Friday, April 26, 2013

Warren Buffett, Spin-master Extraordinaire

There has been a lot said recently about Warren Buffett's pro-environmental investments and pronouncements; he's being hailed as an altogether admirable figure, a green-friendly philanthropist.  In this article on Bloomberg in 2012, (  he said, “A company must invest in the key ingredients of profitability: its people, communities and the environment."

Sounds great, doesn't it?  But I've just been reading in Sierra magazine about Buffett's ANTI-environmental choices, the ones he doesn't say much about:  He is heavily invested in coal:  his MidAmerican Energy Holdings "relies on coal for roughly half of its 18,000-megawatt generating capacity".  In addition, Buffett's Burlington Northern Sante Fe (BNSF) Railway Company earns $5 billion in annual revenues from transporting coal, and it lobbies aggressively on the industry's behalf.

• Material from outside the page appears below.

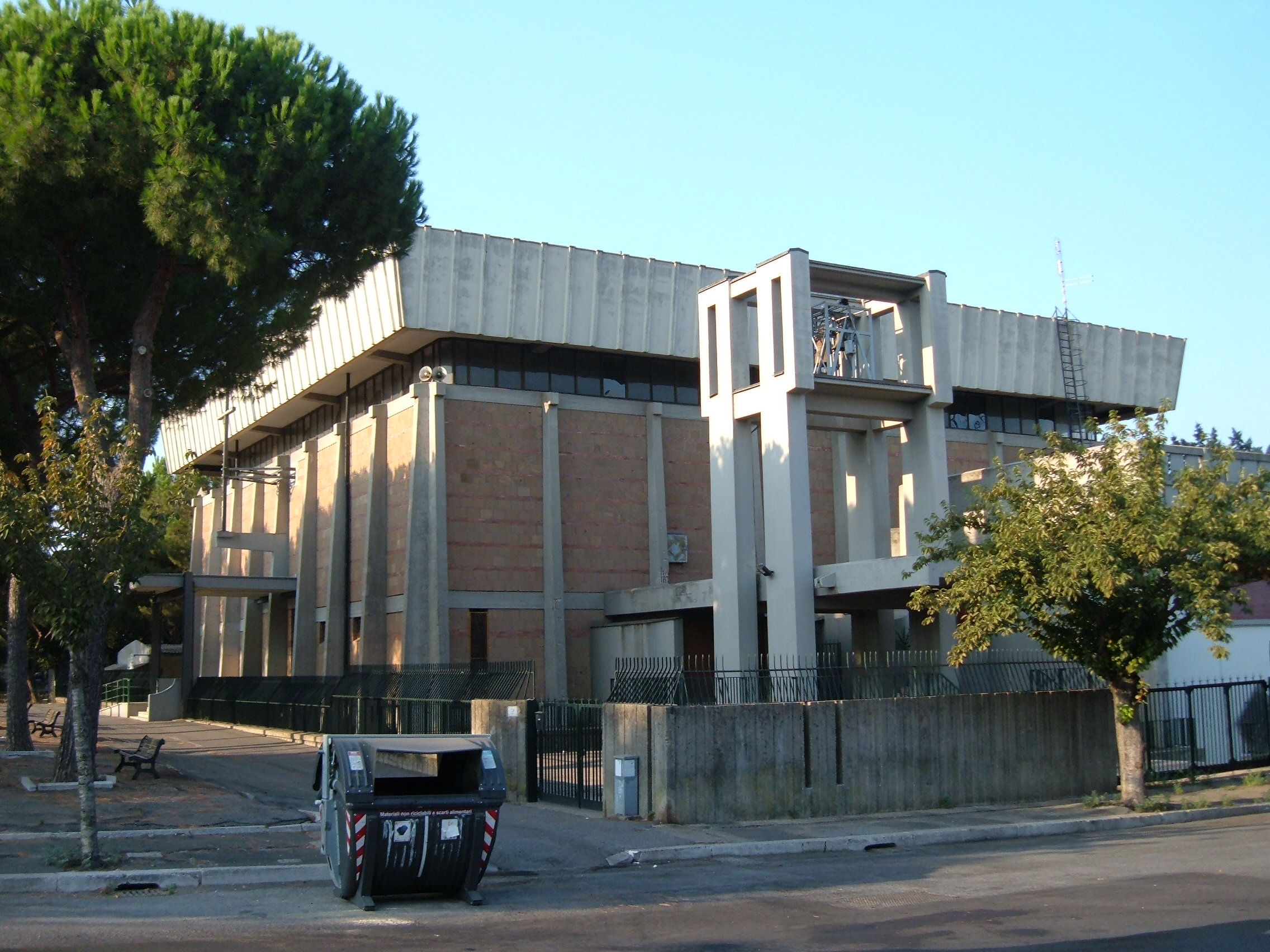 Chiesa di San Giuseppe Cafasso, a Roma, nel quartiere Tuscolano.

Buffett's BNSF Railway Company is also a 1/3 owner in the proposed Tongue River Railroad, which is currently slated to be built in Southeastern Montana.  Needless to say, the ranchers and Native Americans and Amish farmers who currently live in the area are not happy about it.  But there aren't many of them, and they are easy to miss.  What is also easy to miss, is that the 42-mile railroad will ultimately enable Buffett's company to ship coal to China via the West Coast.  This is significant, because US demand for coal is dropping, and Buffett sees China as his new market. 

The new railroad will also make it possible for  Arch Coal, one of America's largest coal companies, to stripmine the nearby Otter Creek coal tracts, thereby creating one of the largest coal stripmines in the country.

Railroads may be a great form of "green" transportation, as Buffett also pointed out in the article... but NOT when they're shipping coal. That's about as environmentally-UNconscious, and as cynical, as anything I've ever heard of.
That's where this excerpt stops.